▸ ASSIGNMENT
In your copy, repeat each record exactly and include no pictures.
== Segment start ==
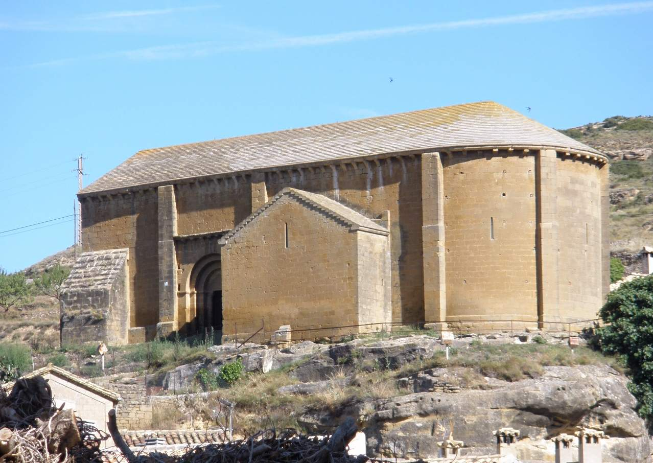 Iglesia de San Juan y necrópolis rupestre (Uncastillo, Zaragoza)
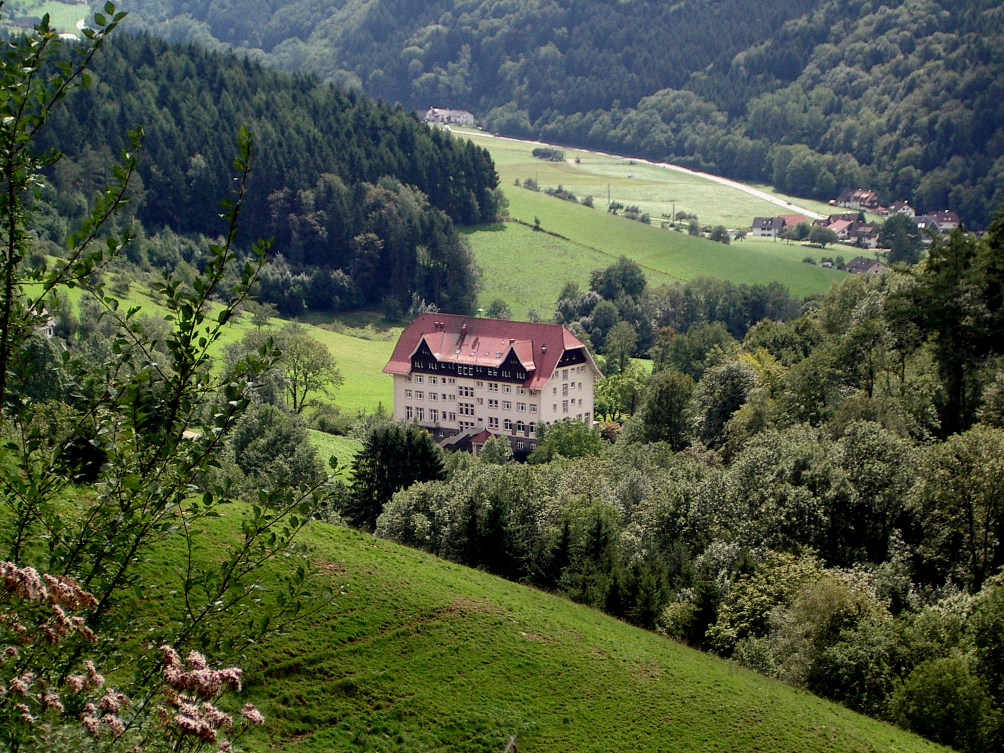 Der Carlsbau im Glottertal, bekannt geworden durch die Serie "Schwarzwaldklinik", zur Zeit der Dreharbeiten war es die Klinik Glotterbad der Landesversicherungsanstalt Württemberg.
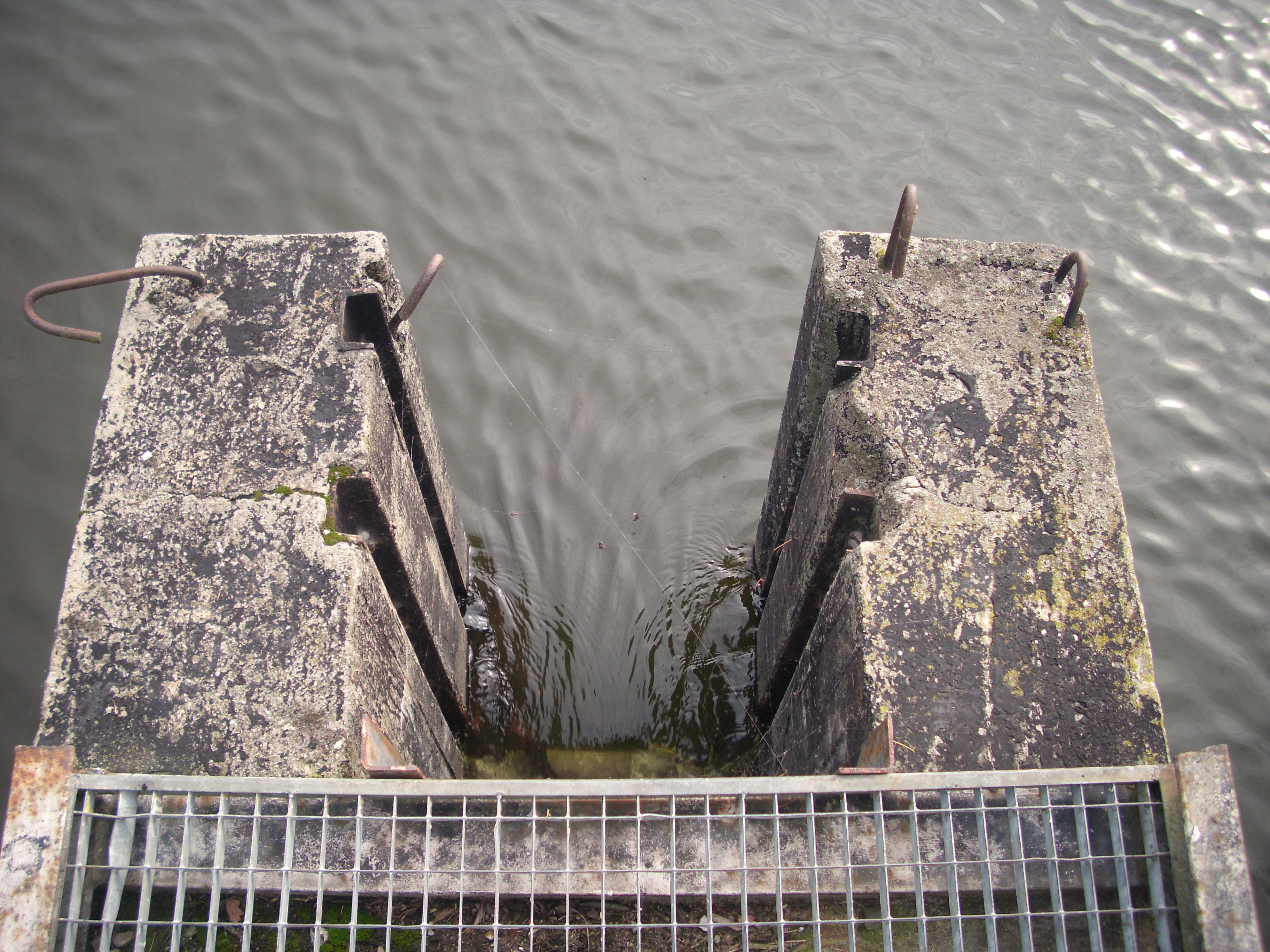 Mönch des Klingeteiches, Klingemühle in Friedland, Naturpark Schlaubetal, Brandenburg
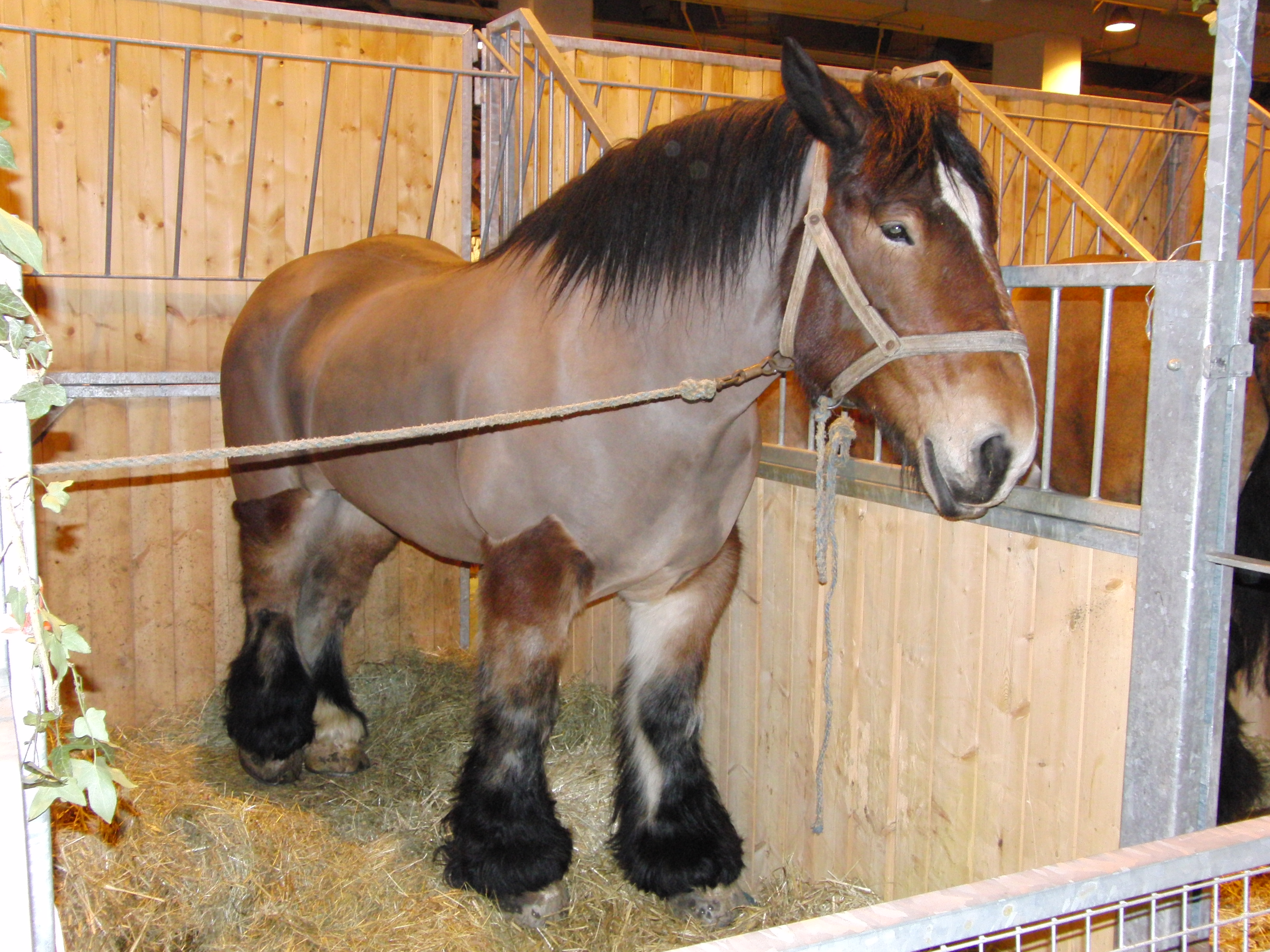 Trait du Nord - Salon de l'Agriculture 2010
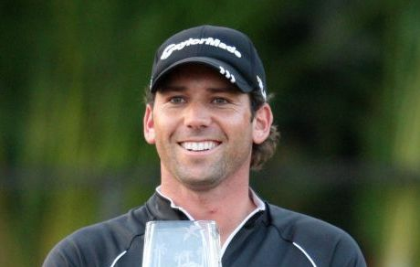 Sergio Garcia, spaans golfprofessional
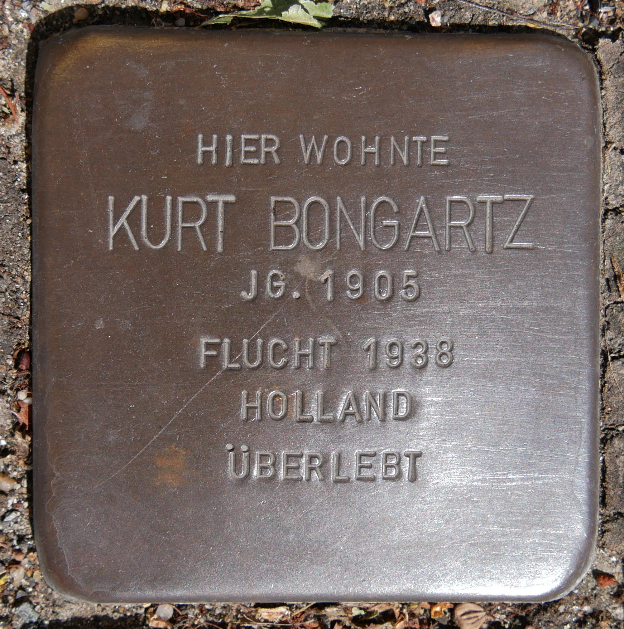 Stolpersteine Wesel: Bongartz, Kurt
== Segment end ==
▸ OUTPUT OF THE EXERCISE
 Iglesia de San Juan y necrópolis rupestre (Uncastillo, Zaragoza)
 Der Carlsbau im Glottertal, bekannt geworden durch die Serie "Schwarzwaldklinik", zur Zeit der Dreharbeiten war es die Klinik Glotterbad der Landesversicherungsanstalt Württemberg.
 Mönch des Klingeteiches, Klingemühle in Friedland, Naturpark Schlaubetal, Brandenburg
 Trait du Nord - Salon de l'Agriculture 2010
 Sergio Garcia, spaans golfprofessional
 Stolpersteine Wesel: Bongartz, Kurt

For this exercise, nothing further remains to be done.